Reinforcement of Recycled Aggregate by Microbial-Induced Mineralization and Deposition of Calcium Carbonate—Influencing Factors, Mechanism and Effect of Reinforcement

• Published in: Crystals (Basel) Vol. 11; no. 8; p. 887
• Main Authors: Feng, Chunhua, Cui, Buwen, Ge, Haidong, Huang, Yihong, Zhang, Wenyan, Zhu, Jianping
• Format: Journal Article
• Language: English
• Published: Basel MDPI AG 01.08.2021
• Subjects: Aggregates; Bacteria; biomineralization; Building construction; Calcium carbonate; Cement; Concrete; Construction materials; Deposition; Energy consumption; Global economy; Mechanical properties; Metabolism; Microorganisms; Mineralization; Mortars (material); recycled aggregate; recycled concrete; Recycling; Reinforcement; Respiration; Soil permeability; Strengthening; sustainability; Sustainable development; Water absorption; China
• ISSN: 2073-4352; 2073-4352
• DOI: 10.3390/cryst11080887

Recycled aggregate is aggregate prepared from construction waste. With the development of a global economy and people’s attention to sustainable development, recycled aggregate has shown advantages in replacing natural aggregate in the production of concrete due to its environmental friendliness, low energy consumption, and low cost. Recycled aggregate exhibits high water absorption and a multi-interface transition zone, which limits its application scope. Researchers have used various methods to improve the properties of recycled aggregate, such as microbially induced calcium carbonate precipitation (MICP) technology. In this paper, the results of recent studies on the reinforcement of recycled aggregate by MICP technology are synthesized, and the factors affecting the strengthening effect of recycled aggregate are reviewed. Moreover, the strengthening mechanism, advantages and disadvantages of MICP technology are summarized.
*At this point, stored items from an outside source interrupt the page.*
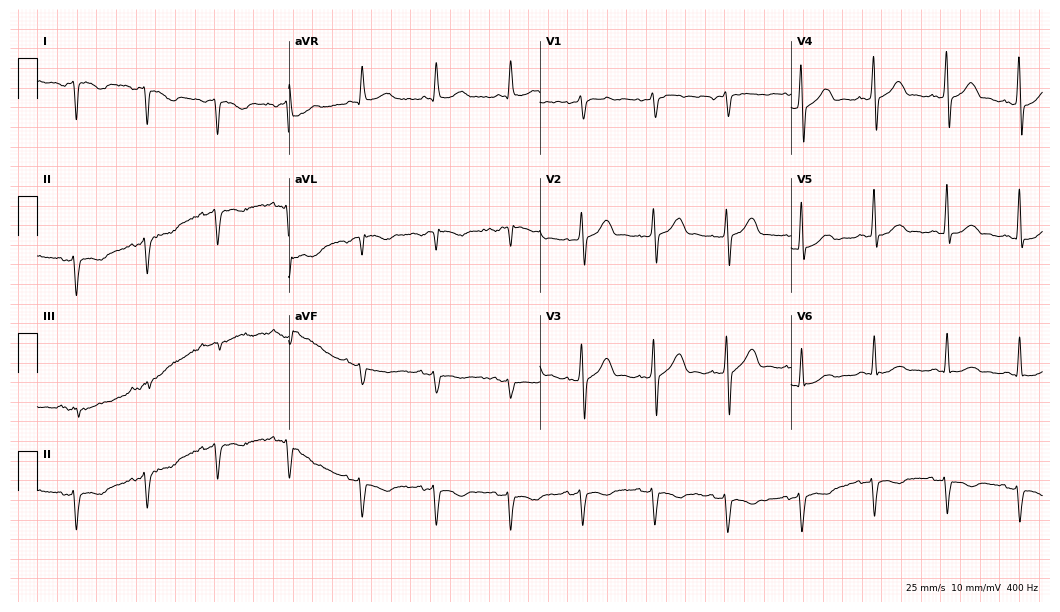
Resting 12-lead electrocardiogram. Patient: a man, 65 years old. None of these six findings is recorded: first-degree AV block, right bundle branch block, left bundle branch block, sinus bradycardia, atrial fibrillation, sinus tachycardia.
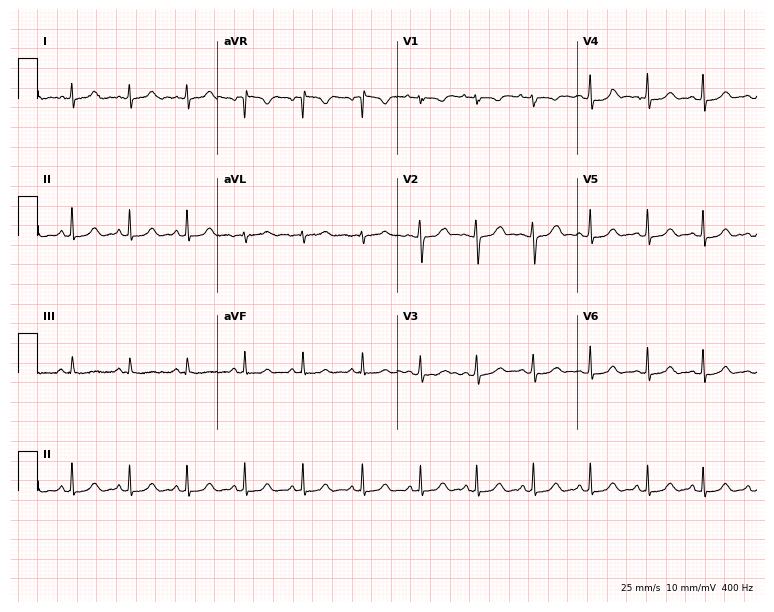
Electrocardiogram (7.3-second recording at 400 Hz), a female, 18 years old. Interpretation includes sinus tachycardia (a sinus rate of 100 beats per minute or more).
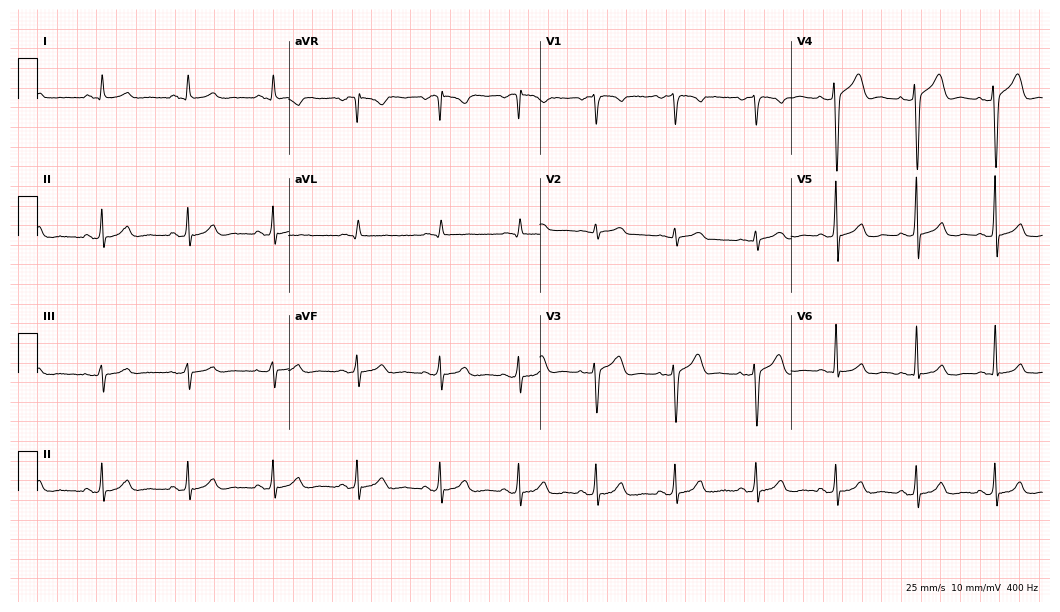
12-lead ECG from a 38-year-old man (10.2-second recording at 400 Hz). No first-degree AV block, right bundle branch block, left bundle branch block, sinus bradycardia, atrial fibrillation or sinus tachycardia recorded for this tracing. Only these six findings were labelled.
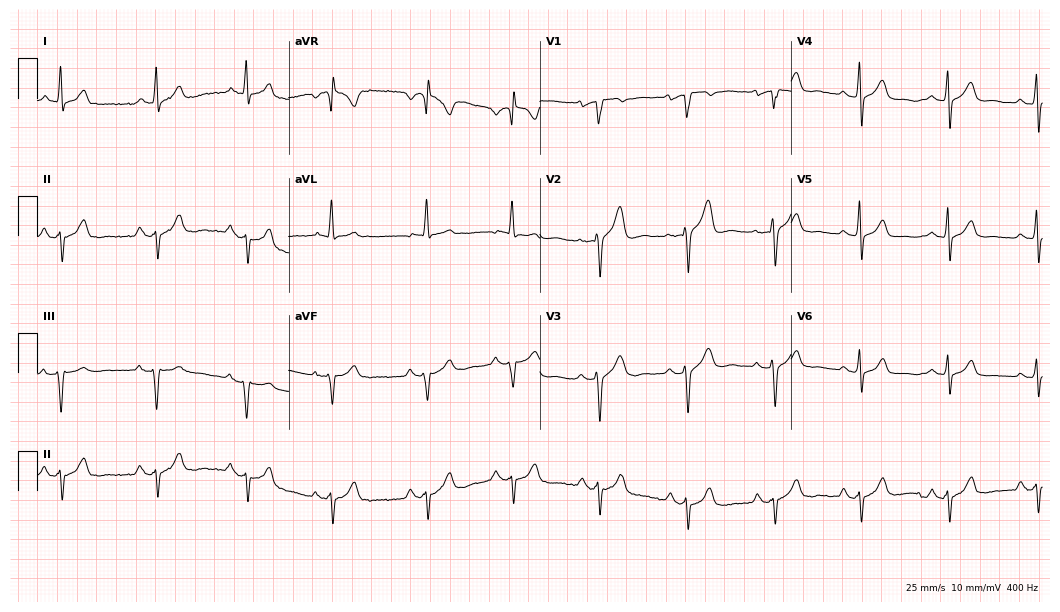
Standard 12-lead ECG recorded from a male patient, 47 years old (10.2-second recording at 400 Hz). None of these six findings is recorded: first-degree AV block, right bundle branch block (RBBB), left bundle branch block (LBBB), sinus bradycardia, atrial fibrillation (AF), sinus tachycardia.
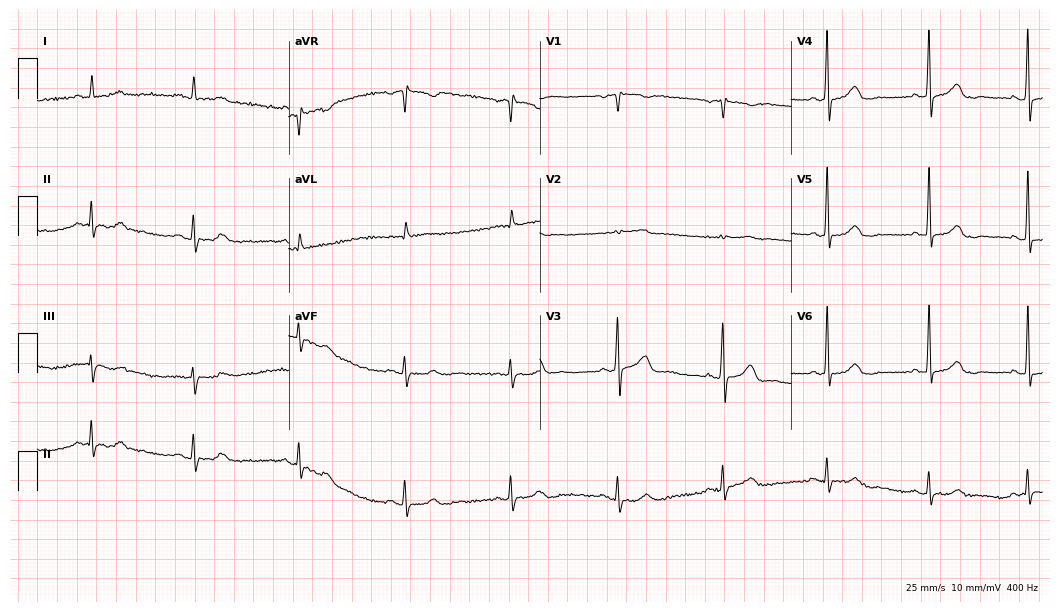
12-lead ECG from a woman, 80 years old. Screened for six findings — first-degree AV block, right bundle branch block, left bundle branch block, sinus bradycardia, atrial fibrillation, sinus tachycardia — none is recorded.

After the modified treatment, the aggregate performance is significantly improved. Regardless of whether the aggregate was used in mortar or concrete, the mechanical properties of the specimens were clearly improved. However, there are some issues regarding the application of MICP technology, such as the use of an expensive culture medium, a long modification cycle, and untargeted mineralization deposition. These difficulties need to be overcome in the future for the industrialization of regenerated aggregate materials via MICP technology.